- حكايات سمسم
- Genre: Children's television
- Inspired by: Sesame Street
- Country of origin: Jordan
- Original language: Arabic
- No. of seasons: 4
- No. of episodes: 104

Production
- Production companies: Sesame Workshop; Jordan Pioneers;

= Hikayat Simsim =

Hikayat Simsim (حكايات سمسم) is the Jordanian co-production of Sesame Street, which began airing in 2003. It is co-produced by Sesame Workshop and Jordan Pioneers, an Amman-based company.

== History ==
Twenty-six episodes of Hikayat Simsim were initially produced, which began airing in Jordan in October 2003 on Jordan Television, Jordan's public television station. A second season was in production by late 2005 and debuted in January 2007, later followed by a third and fourth season.

A community outreach initiative supplemented the television series.

The project is funded in large part by project partners, including the United States Agency for International Development (USAID), the Bank of Jordan, and ArtVenture.

== Content ==
The program was created, written, and produced by local educators and television professionals.
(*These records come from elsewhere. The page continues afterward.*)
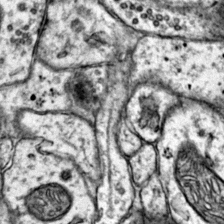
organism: Mouse
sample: Primary visual cortex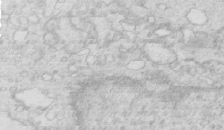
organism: Mouse
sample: Multiciliated cells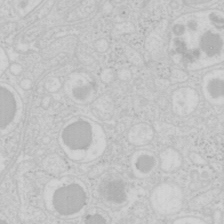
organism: Mouse
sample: Pancreas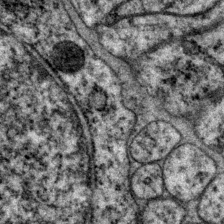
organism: P. pacificus
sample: Pharynx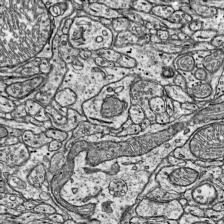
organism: Mouse
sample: Visual Cortex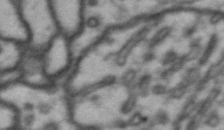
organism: Drosophila
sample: Brain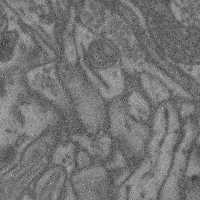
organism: Mouse
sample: Cerebral cortex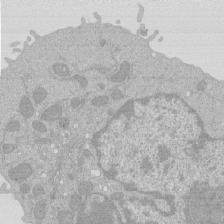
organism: Mouse
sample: Activated Pmel transgenic CD8+ T Cells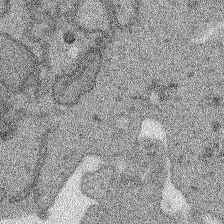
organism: Human
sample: HeLa cells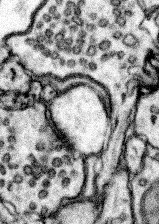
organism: Mouse
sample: Somatosensory cortex neuropil

The show combined segments featuring Muppet characters with animation and live action pieces, which introduced Jordanian children to positive images of themselves and others.

=== Messaging ===
Hikayat Simsim focuses on subjects such as literacy, numeracy, health and hygiene, national identity, needs of Iraqi refugee children, mutual respect, and tolerance. In 2010 the production began incorporating messaging regarding road safety after joining the Global Road Safety Partnership.

== Characters ==
The main Muppet characters in the Jordanian production are Juljul and Tonton. Tonton is a 4-year-old girl who loves soccer and furthers the show's message of girls' empowerment, while Juljul teaches children about computer literacy. Issa Sweidan played the production's grandfather figure, Jiddo Simsim who is also the series' equivalent of Big Bird. This is the only known co-production of Sesame Street to have a live human as the Big Bird counterpart rather than a muppet.

== In other media ==
Tonton was used in early pitches for Ahlan Simsim and made a special appearance in one episode of the show. She was also used for outreach programs for Syrian refugees starting in 2016.